Probabilmente non sbaglia chi crede che per comunicare con i criminali sia necessario adottare le loro forme comunicative, certo non sempre è opportuno e di sicuro non è mai facile farlo, ma alle volte non esiste altro mezzo che l’imposizione fisica della presenza dell’Arma sul territorio per riaffermarvi la giustizia e la forza delle istituzioni democratiche.
In tante parti d’Italia è successo così, con la presenza silenziosa e disponibile dei carabinieri delle Stazioni.
Questa la ragione che ha mosso circa 150 tra allievi ed istruttori della Scuola allievi carabinieri di Reggio Calabria che sabato scorso hanno deciso di celebrare la fine del Corso e l’ormai prossimo invio ai Reparti con un’inedita escursione di “riconquista” dell’Aspromonte.
Quei monti che incombono sulla città e sullo Stretto, luogo il cui solo nome sottende inaccessibilità e inospitalità alla vita e che forse troppo spesso ha evocato nella mente di chi lo ascolta memorie esclusivamente negative, di un’enclave criminale all’interno dello Stato, irraggiungibile e perciò impunibile. Proprio per queste ragioni l’Aspromonte -ed Africo in particolare- con il suo portato di storia criminale, è sembrato il luogo ideale per fare da scenario al saluto di tutta la Scuola ai suoi allievi.
Dopo una prima serie di conferenze che ha anticipato agli Allievi le singolarità dell’ambiente aspromontano, per unicità e resilienza delle forme (tanto di vita che criminali), è giunto perciò il momento di mettersi in cammino. Partiti di buon mattino e guidati dalle esperte gambe delle guide del Parco dell’ Aspromonte, gli Allievi hanno compiuto un percorso di circa 20 chilometri in un continuo saliscendi, attraversando i ruderi dei paesi di Casalinuovo ed Africo, dove il Cappellano della Scuola ha officiato la Santa Messa, e scoprendo le radici antropologiche di un fenomeno che prima che criminale è anzitutto figlio del disagio e dell’abitudine alla violenza di un popolo scacciato dai propri monti da una natura matrigna.

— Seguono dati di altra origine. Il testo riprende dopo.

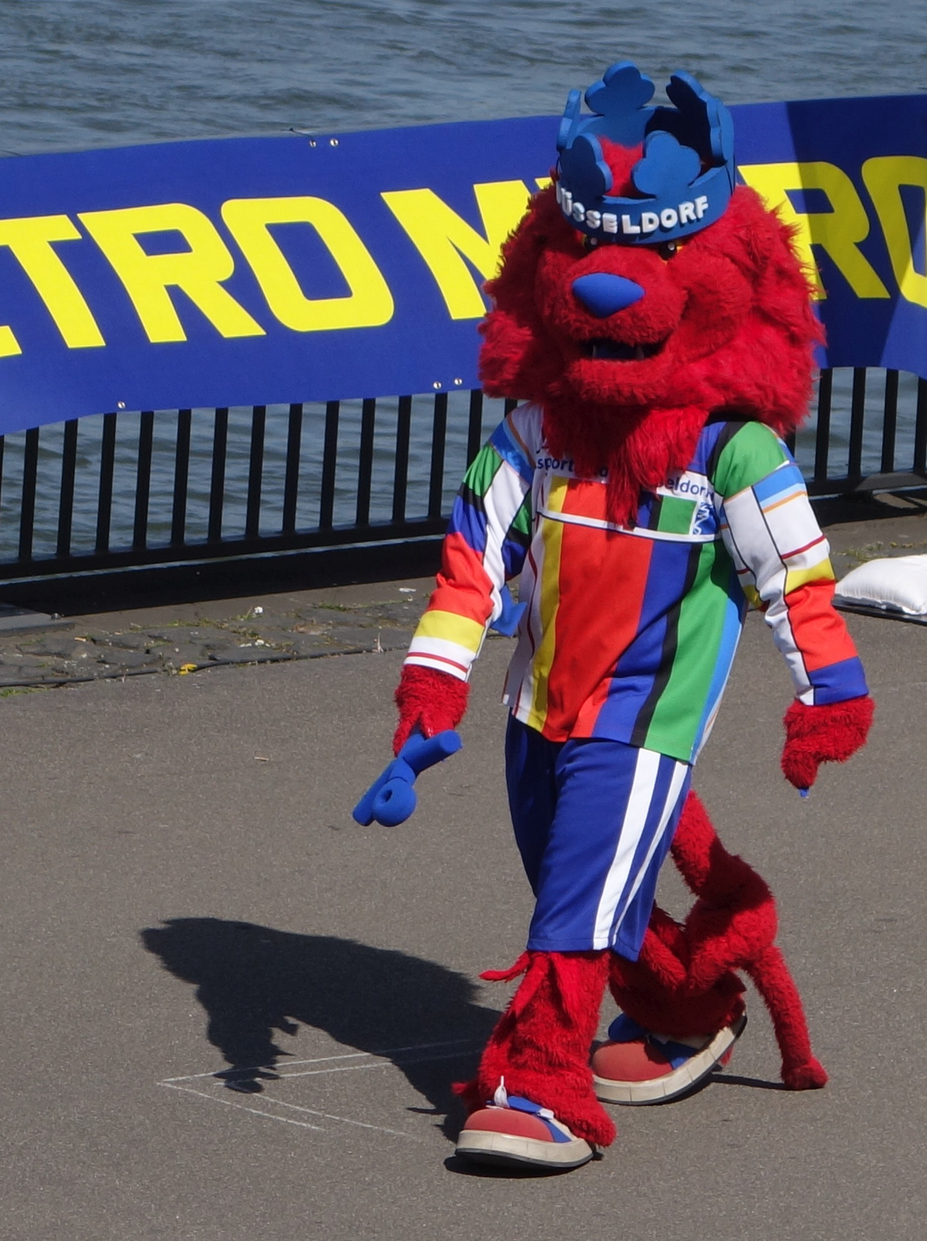 METRO-Marathon in Düsseldorf, 30. April 2017 . Der Löwe Tosi, das Düsseldorf-Maskottchen.

Non esiste miglior modo di conoscere anche le difficoltà del mestiere di Carabiniere in un territorio ostile, non solo sotto il profilo orografico; attività che gli allievi hanno accolto con l’entusiasmo e la gioia della loro età, ma anche consci della storicità di un evento come questo: un’invasione realmente boots on the ground che, pur pacifica, stravolge il rapporto di una città con le sue montagne, che vede per la prima volta giovani uniformi che dal mare ripopolano di entusiasmo i paesi fantasma che hanno dato i natali ad alcuni tra i criminali più efferati d’Italia, ma dove sono ancora vividi nella memoria delle guide del Parco i racconti di come nel tragico momento delle alluvioni l’unico punto di riferimento e primo soccorso sia stata la locale Stazione dei Carabinieri.
Immancabile, dopo l’impegnativo sforzo un momento di una convivialità che ha riunito “attorno al tavolo” e letteralmente sotto stessa ombra dell’albero che offrì riparo alla prima riunione documentata della ‘ndrangheta, gli allievi e i loro istruttori, i volontari dell’Afor, i militari dei Reparti territoriali e quelli dell’Organizzazione per la tutela forestale, ambientale e agroalimentare hanno condiviso il pasto gentilmente preparato dai volontari.
Con gli zaini vuoti, ma l’animo riempito dallo scenario del tramonto del sole sul mar Tirreno, gli allievi hanno quindi fatto ritorno alla Scuola, che si preparano a salutare per ricevere, speriamo arricchiti soprattutto da giorni come questi, l’abbraccio dell’Arma che li accoglierà nei suoi reparti.